With all of this in mind, this is the setup I use for my personal machine at home. The machine at home is a Macintosh, but the same process it possible on Windows or Linux.

Setup

  • Live Data: local drive running operating system with data stored in my User directory in various folders
  • Local Backup: nightly backup to a matching drive to the live data, using SuperDuper (http://www.shirt-pocket.com/SuperDuper/SuperDuperDescription.html). This builds a perfect copy of the data as my machine's main drive as a bootable copy (a copy that can start the computer just like the live data drive).
  • Offsite Backup: I have a service called, Crashplan, running all of the time backing up my personal data, but not my programs (applications) or system data. Since pushing large amounts of data to Crashplan's online storage service is dependant on my internet service, this can be a very slow process to keep up-to-date.

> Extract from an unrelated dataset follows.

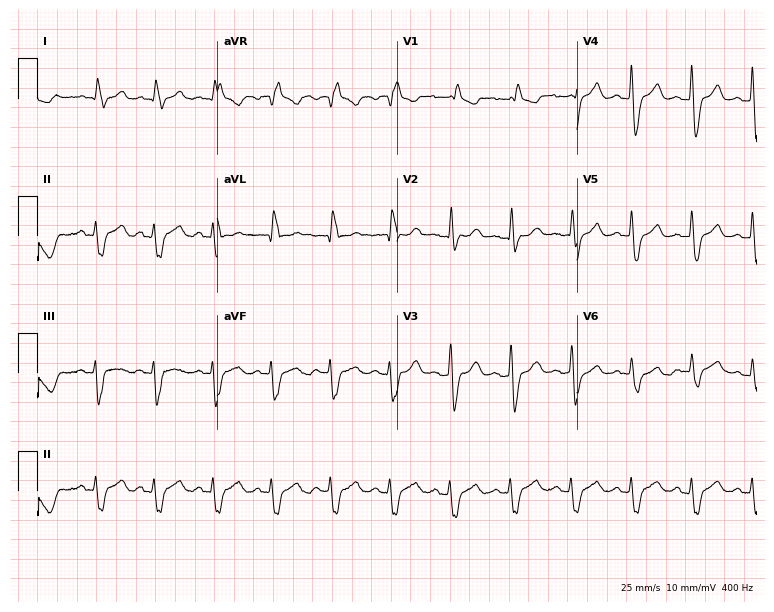
ECG — a female patient, 63 years old. Findings include right bundle branch block.

So there you have it, a full 3 copy backup plan. There are options for the Local Backup and the Offsite Backup. Here are a few that work on multiple platforms.

Local Backup Options

There are a large number of applications that will backup your data to another drive or location for each Operating System (Windows, Mac, Linux). Doing a search for "Best Backup Application {my OS}" will return many options. One option is Crashplan. Another option for the Crashplan application is to backup to a local drive. This can be run all of the time or at a specific interval (i.e. nightly). Other applications like, Norton Ghost, Retrospec Backup and others will backup your machine, but may not make a bootable copy.

Offsite Backup Options

Doing a search for "Best Online Backup Application {my OS}" will return many options. If you have small storage needs, options like Dropbox, iCloud, SugarSync, Google Drive, or Microsoft OneDrive, can be a great option, as they are relatively inexpensive and have a good history of keeping up with storage needs for their customers. These options are, also, available on most platforms and allow you to share the data with other users.

Pictures

For most of us, we just want to know ouur pictures are backed up. The hard part is that there isn't 1 service doing that perfectly. You have options like Flickr, Dropbox, PictureLife, iCloud, Google Photos, and various others. Most of them cost money or have weird restrictions on how the photos are added to their service. I'm not completely set on this one, yet, but we use PictureLife to store all of our photos. It has an option to upload from iPhoto/Photos on our Macs and from our iPhones. There is a cost, but we have been happy with the service.

There you have it, our current backup setup and process. Not perfect, but working as expected and implemented. Which, as it turns out, are the 2 most important things in a backup plan.